Top Floor: The History of the Modern Skyscraper

These days, the challenge to build the biggest, highest, tallest, strongest buildings is everywhere. Everyone wants to build the tallest building in the city, county, state, province, country…and of course…the tallest building in the world! In our modern megacities, where we’re surrounded by towering masses of glass, steel, concrete and wood, it’s very easy to forget that the building which makes our modern lives possible…the skyscraper…is only just over a hundred years old! In the scope of construction-technology, the skyscraper is but a child, something that we probably don’t think about very much, but it’s true.

Before the Skyscraper

It’s hard to imagine our cities without skyscrapers, isn’t it? The tallest fully-inhabitable structures were usually no more than five or six storeys tall. There was no elevator, there were no big, glossy windows and there were no handsome, artistically-carved facades of stonework to drool over. Without the invention of the elevator, the only way to move between floors was through dozens of staircases. People were unwilling to go up more than a few flights of stairs and so stairs normally stopped after only a few floors. Water-pumps were unable to build up enough water-pressure to force running water up pipes and into bathrooms and other rooms where water was necessary, beyond a certain height, and this too limited how high a practical building could be.

But the biggest thing restricting the construction of tall buildings was the lack of steel.

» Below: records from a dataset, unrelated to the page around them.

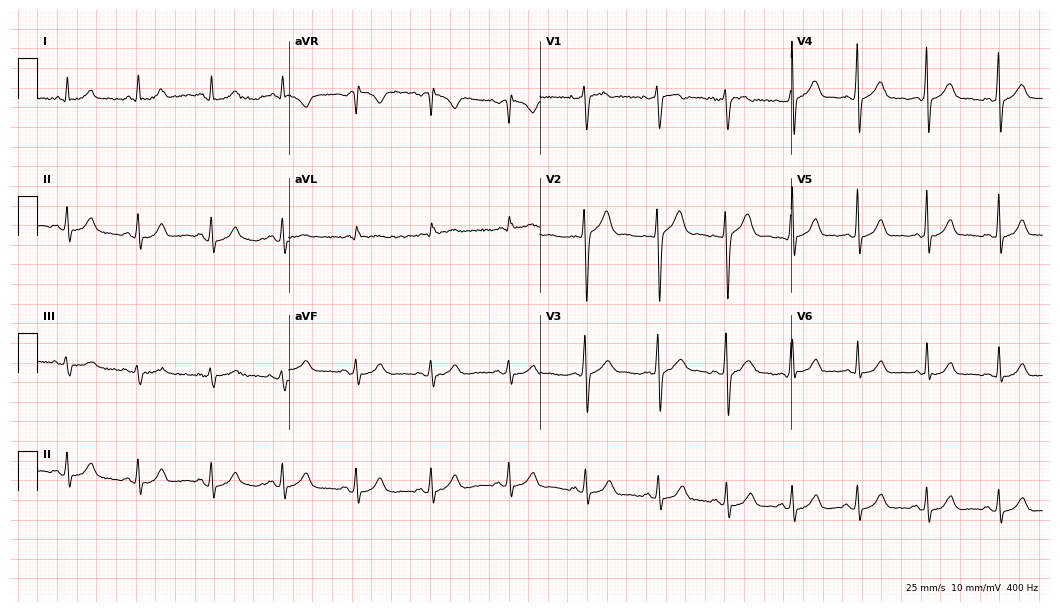
12-lead ECG from a 27-year-old man. Labelled as a normal ECG.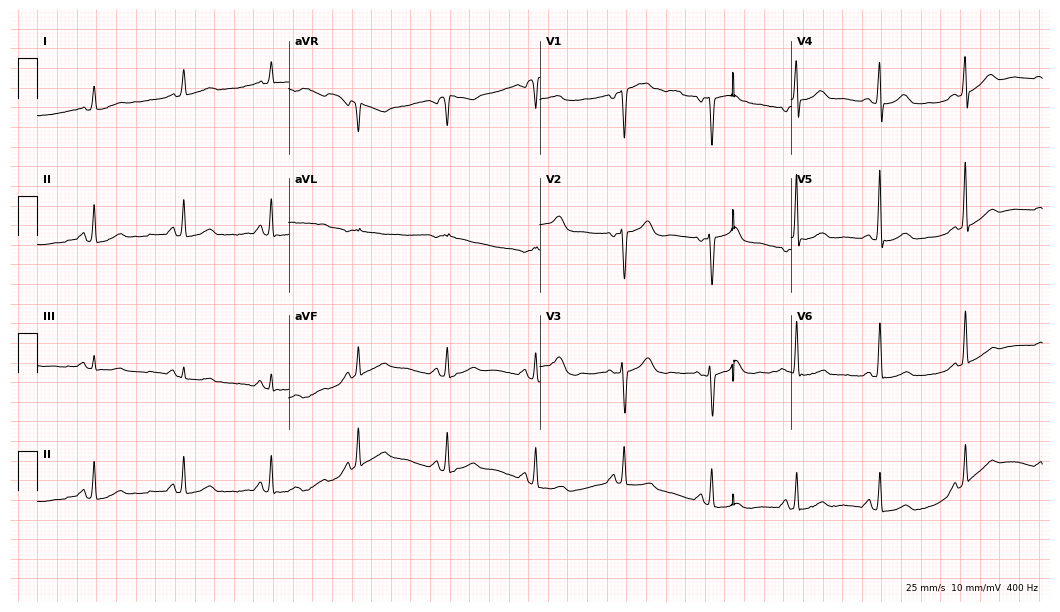
12-lead ECG from a female, 50 years old. No first-degree AV block, right bundle branch block (RBBB), left bundle branch block (LBBB), sinus bradycardia, atrial fibrillation (AF) or sinus tachycardia recorded for this tracing. Only these six findings were labelled.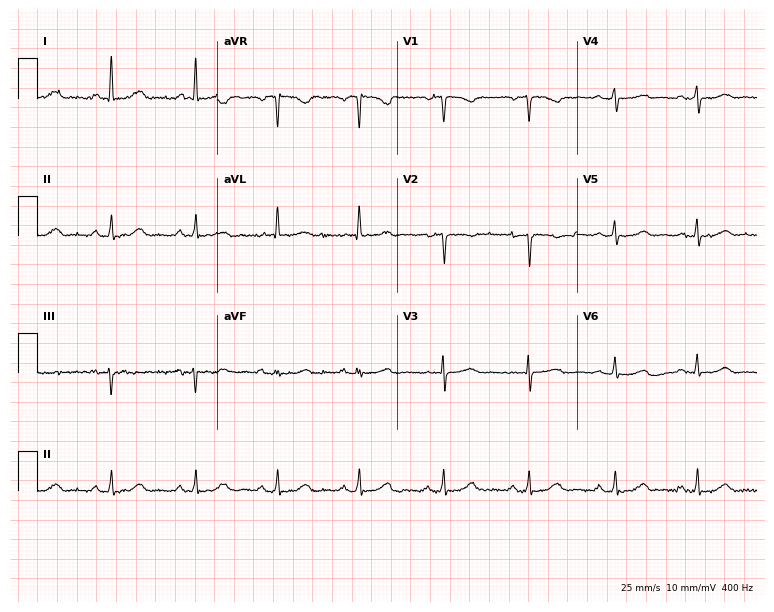
Standard 12-lead ECG recorded from a woman, 57 years old. None of these six findings is recorded: first-degree AV block, right bundle branch block, left bundle branch block, sinus bradycardia, atrial fibrillation, sinus tachycardia. Other findings, if any, are not listed.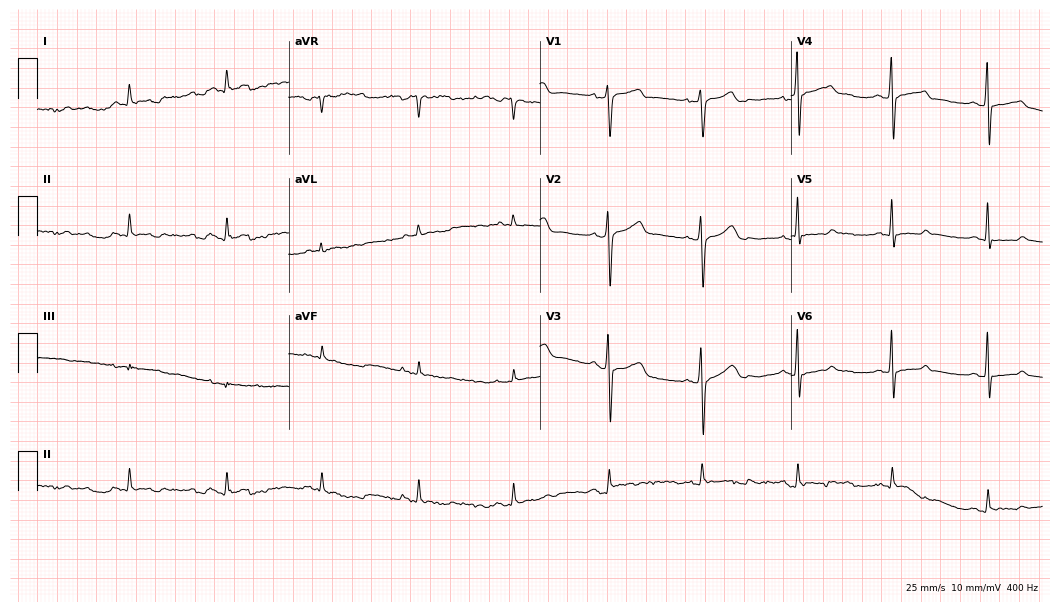
ECG — a male patient, 54 years old. Labelled as a normal ECG.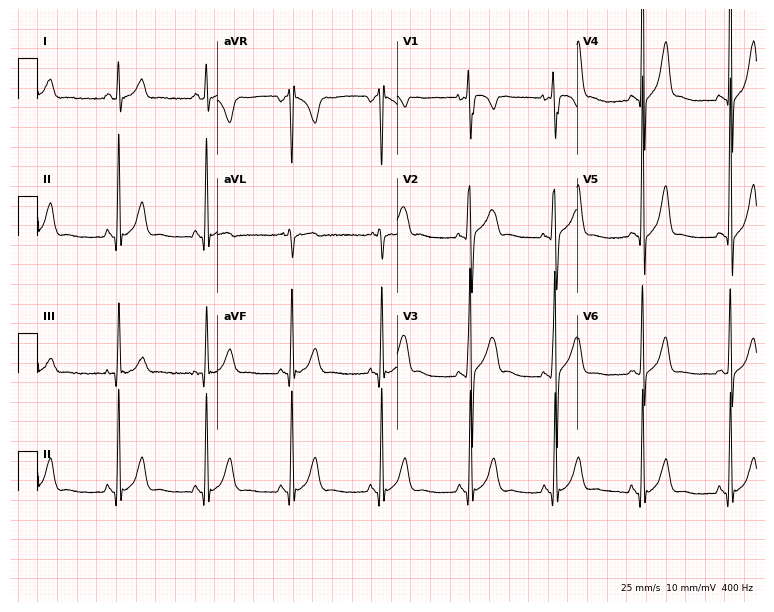
12-lead ECG from an 18-year-old male patient (7.3-second recording at 400 Hz). Recorded interpretation: within normal limits.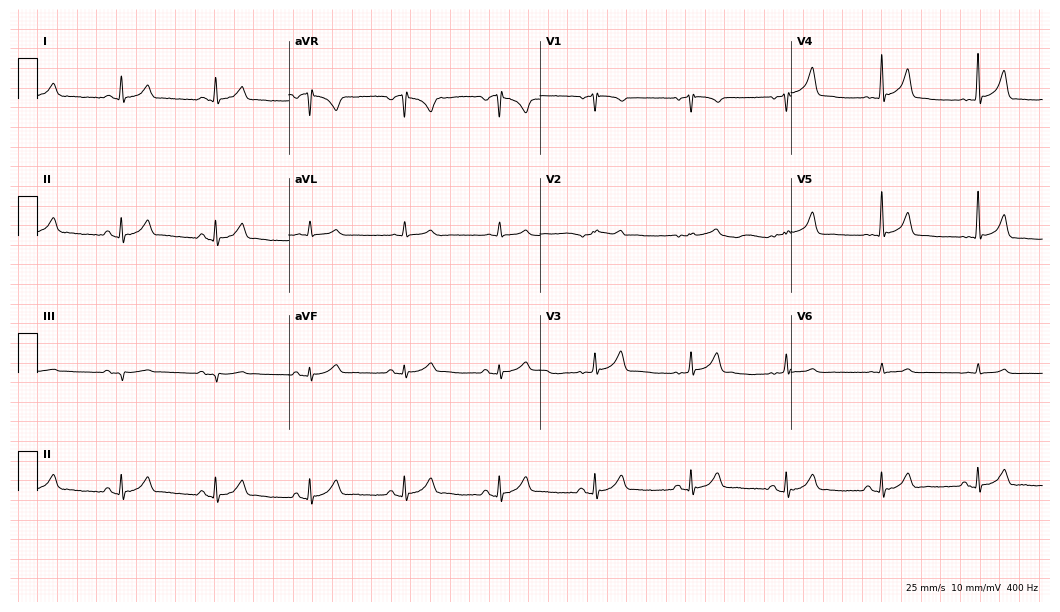
ECG (10.2-second recording at 400 Hz) — a male patient, 69 years old. Labelled as a normal ECG.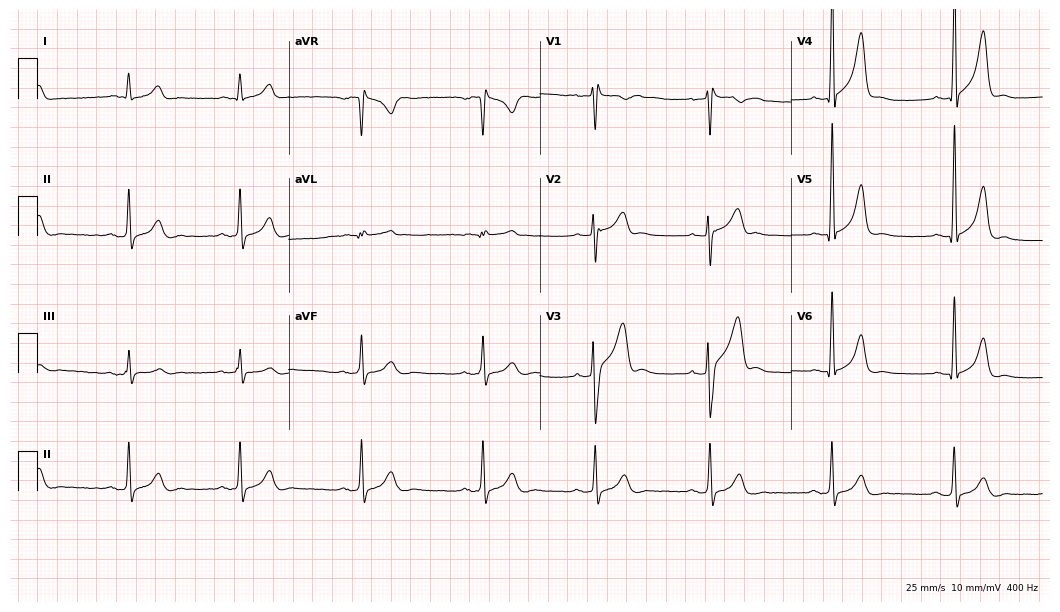
Standard 12-lead ECG recorded from a man, 51 years old. None of these six findings is recorded: first-degree AV block, right bundle branch block, left bundle branch block, sinus bradycardia, atrial fibrillation, sinus tachycardia. Other findings, if any, are not listed.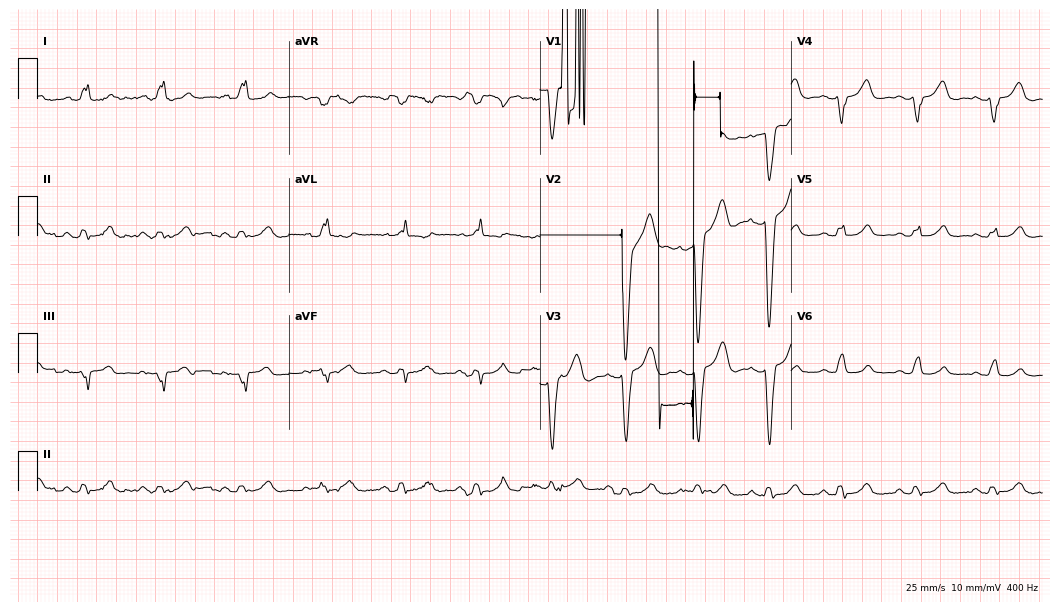
Standard 12-lead ECG recorded from a woman, 52 years old (10.2-second recording at 400 Hz). None of these six findings is recorded: first-degree AV block, right bundle branch block, left bundle branch block, sinus bradycardia, atrial fibrillation, sinus tachycardia.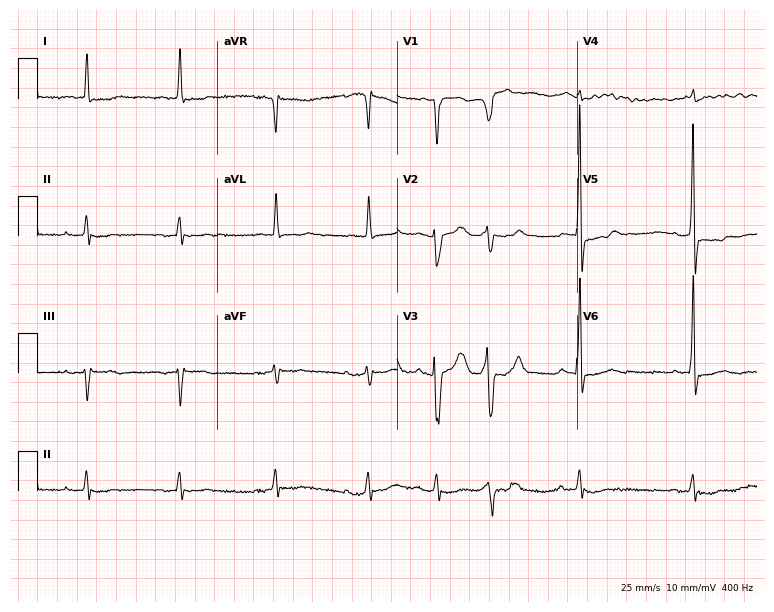
12-lead ECG from a male patient, 84 years old. Screened for six findings — first-degree AV block, right bundle branch block, left bundle branch block, sinus bradycardia, atrial fibrillation, sinus tachycardia — none is recorded. Findings outside these six are not listed.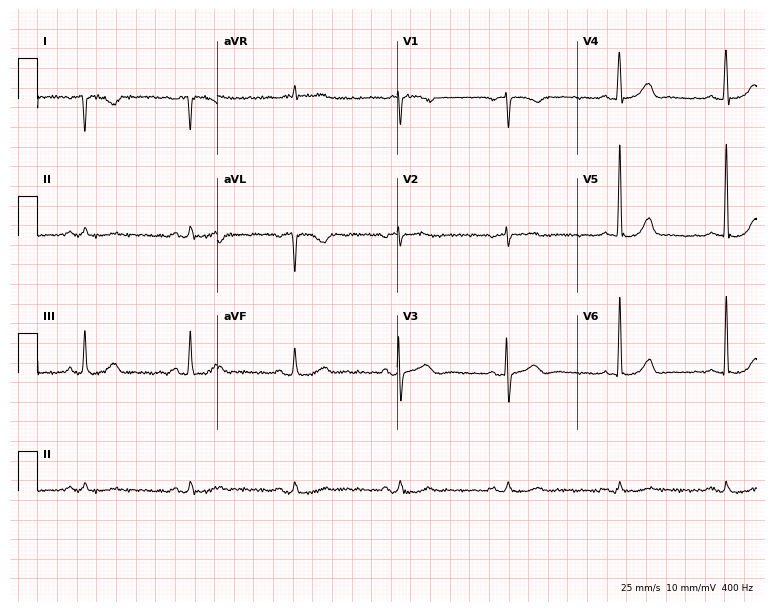
Electrocardiogram, a woman, 77 years old. Of the six screened findings (first-degree AV block, right bundle branch block (RBBB), left bundle branch block (LBBB), sinus bradycardia, atrial fibrillation (AF), sinus tachycardia), none is recorded. Findings outside these six are not listed.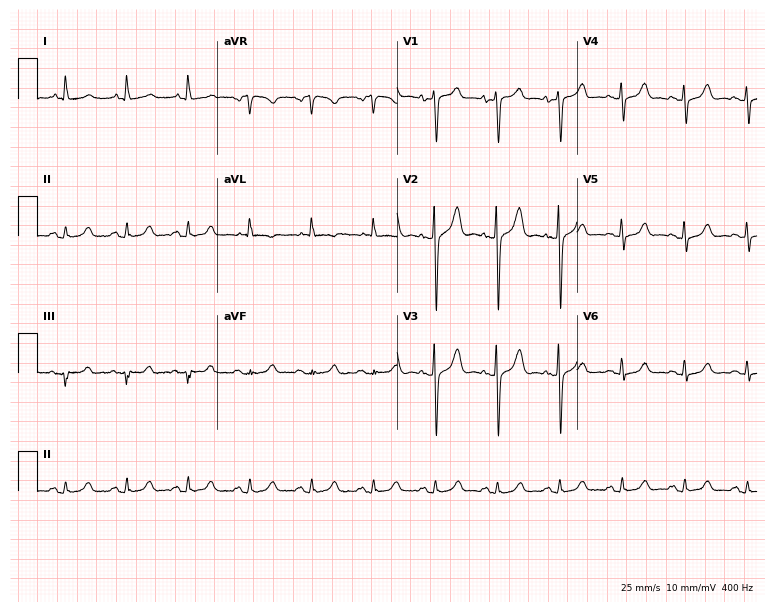
ECG (7.3-second recording at 400 Hz) — a female patient, 83 years old. Screened for six findings — first-degree AV block, right bundle branch block, left bundle branch block, sinus bradycardia, atrial fibrillation, sinus tachycardia — none is recorded.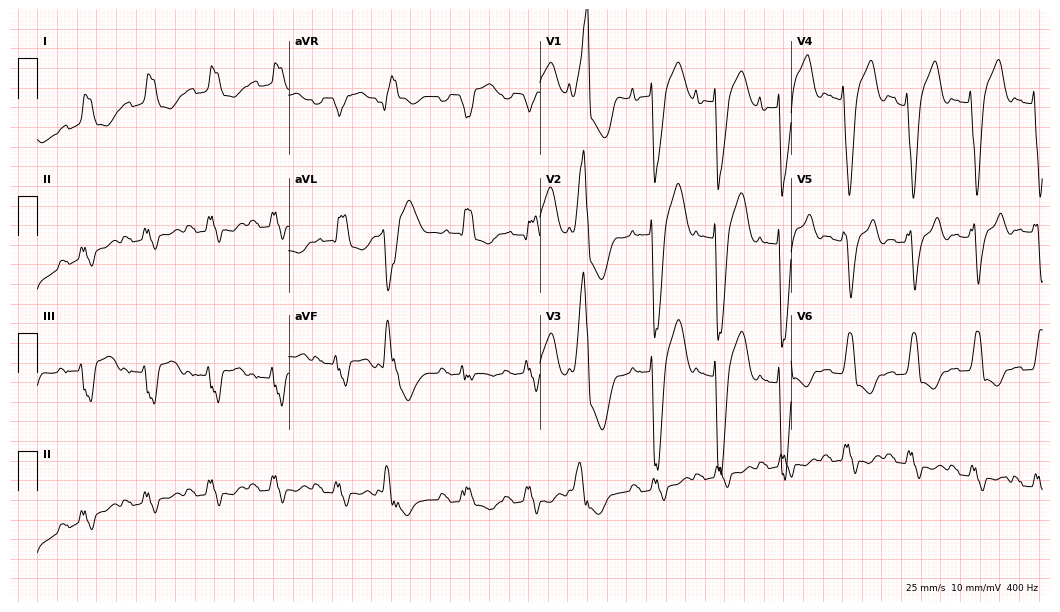
Standard 12-lead ECG recorded from a male, 74 years old (10.2-second recording at 400 Hz). The tracing shows left bundle branch block, atrial fibrillation.

Although steel had existed for centuries, at the time it was difficult to mass produce. The shortage of this strong wonder-metal meant that it was too expensive to use steel to build frameworks and scaffolding for buildings. Without a strong frame to hold the building up and take the strain, the weight of the buildings was transferred to the walls. To combat the crushing weight of tons of masonary, glass and metal, early buildings which were to be built to what were then considered significant heights, had to have walls that were incredibly thick. In some extreme cases, as much as six feet of solid stone and brick!

The Development of the Modern Skyscraper

Cheap Steel

The skyscraper as we know it today was the result of several inventions and developments. Probably the first of these was the creation of a method for the mass-production of steel, which, prior to the mid 19th century, was an expensive metal and difficult and expensive to manufacture in large quantities.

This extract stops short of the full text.